7. Analysis, Limitations and Boundaries
The most valuable part of this paper
It takes the problem of "can generated videos be used as robot supervision", which is easy to stay at the conceptual level, and falls on real robots, real tasks and multiple groups of baselines. The most valuable thing is not to prove that Kling v1.6 is good alone, but to prove an executable decomposition: the generative model is responsible for providing visual priors of the task process, VLM is responsible for filtering out obvious failure samples, 6D tracking is responsible for converting the visual process into geometric trajectories, and closed-loop control is responsible for handling real-world disturbances. This link allows the visual knowledge of the generative model to be more solidly connected to the physical execution for the first time.
Why does the result stand?
- The comparison objects cover multiple routes: ReKep's VLM key point constraints, Track2Act's initial and final image point trajectories, AVDC's dense flow, 4D-DPM's feature field, and Gen2Act's generated video point trajectories.
- All baselines use the same generated video, which reduces the deviation caused by "different video sources".
- The paper not only reports the final success rate, but also analyzes video quality, filtering accuracy, depth estimation, point trajectory occlusion, and trajectory jitter of FoundationPose vs MegaPose.
- The main failure mode is consistent with the appendix analysis: when the filtered video is reasonable, the remaining problems mainly come from monocular depth and tracking, rather than a vague "generating model is not good enough".
Main limitations
- Requires object mesh: FoundationPose's main process relies on pre-built object models, which limits full open world deployment.
- Rely on high-quality video generation and filtering: Sora is completely unusable in this article's setup; Kling v1.6 also requires multiple builds and VLM filtering.

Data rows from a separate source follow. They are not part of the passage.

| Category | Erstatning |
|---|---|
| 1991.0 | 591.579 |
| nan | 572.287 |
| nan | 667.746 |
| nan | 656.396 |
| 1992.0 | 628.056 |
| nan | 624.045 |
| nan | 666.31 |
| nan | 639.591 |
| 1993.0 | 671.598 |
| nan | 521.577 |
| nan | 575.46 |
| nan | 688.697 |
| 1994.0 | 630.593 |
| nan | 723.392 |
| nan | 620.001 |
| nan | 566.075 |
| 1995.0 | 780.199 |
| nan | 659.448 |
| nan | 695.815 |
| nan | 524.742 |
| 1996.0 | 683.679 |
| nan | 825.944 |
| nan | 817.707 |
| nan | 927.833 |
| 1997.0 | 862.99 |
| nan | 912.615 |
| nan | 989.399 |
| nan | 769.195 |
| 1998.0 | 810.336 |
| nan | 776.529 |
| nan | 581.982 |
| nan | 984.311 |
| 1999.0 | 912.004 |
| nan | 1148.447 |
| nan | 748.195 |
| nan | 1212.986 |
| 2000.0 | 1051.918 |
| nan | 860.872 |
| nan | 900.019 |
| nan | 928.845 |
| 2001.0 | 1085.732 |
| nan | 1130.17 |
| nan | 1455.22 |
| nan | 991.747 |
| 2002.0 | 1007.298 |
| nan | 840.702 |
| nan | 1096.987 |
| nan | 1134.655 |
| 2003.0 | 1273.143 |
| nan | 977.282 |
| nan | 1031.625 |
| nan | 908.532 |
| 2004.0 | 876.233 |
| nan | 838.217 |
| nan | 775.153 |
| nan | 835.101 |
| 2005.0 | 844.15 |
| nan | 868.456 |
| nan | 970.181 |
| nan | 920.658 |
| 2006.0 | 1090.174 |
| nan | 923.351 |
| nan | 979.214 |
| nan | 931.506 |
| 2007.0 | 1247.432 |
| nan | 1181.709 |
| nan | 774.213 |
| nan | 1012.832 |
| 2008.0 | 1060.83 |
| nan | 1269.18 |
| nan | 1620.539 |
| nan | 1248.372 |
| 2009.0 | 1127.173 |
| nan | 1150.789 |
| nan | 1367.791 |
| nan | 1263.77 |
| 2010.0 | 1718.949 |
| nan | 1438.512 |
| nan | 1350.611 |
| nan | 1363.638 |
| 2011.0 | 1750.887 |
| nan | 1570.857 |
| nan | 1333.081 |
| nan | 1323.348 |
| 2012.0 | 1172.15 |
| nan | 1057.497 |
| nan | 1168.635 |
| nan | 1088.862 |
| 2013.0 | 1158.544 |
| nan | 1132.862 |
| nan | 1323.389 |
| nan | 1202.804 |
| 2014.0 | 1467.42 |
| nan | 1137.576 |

- Monocular depth is a hard bottleneck: Scale errors in predicted depth and time flickering will directly lead to trajectory errors.
- The task is still partial to tabletop, single active object: Long-term interaction with multiple objects, flexible objects, strong contact force control, and tasks requiring heavy finger grasping have not yet been fully verified.
- higher cost: The combination of video generation, VLM filtering, mesh pre-construction, and 6D tracking is not lightweight.
- Assessment scale is limited: Four main tasks, 10 videos per source per task, enough to support the paper's claims, but still far from large-scale general-purpose robot operations.
Questions to ask during reading group meetings
- If there is no real initial depth and only generated video and monocular depth, can the trajectory scale be stable?
- VLM filtering is mainly false negative, so is the computational cost and latency of retrying 5 times acceptable?
- Will FoundationPose's mesh pre-building become a new data collection step that's more cumbersome than a real demonstration?
- Most of the current task success criteria are that the final state geometry is satisfied. If the task involves forces, contact sequences or material changes, is it enough to generate video supervision?
- If the future video generation model can directly output depth/3D/4D scenes, which modules of RIGVid will be replaced, and which ideas will be retained?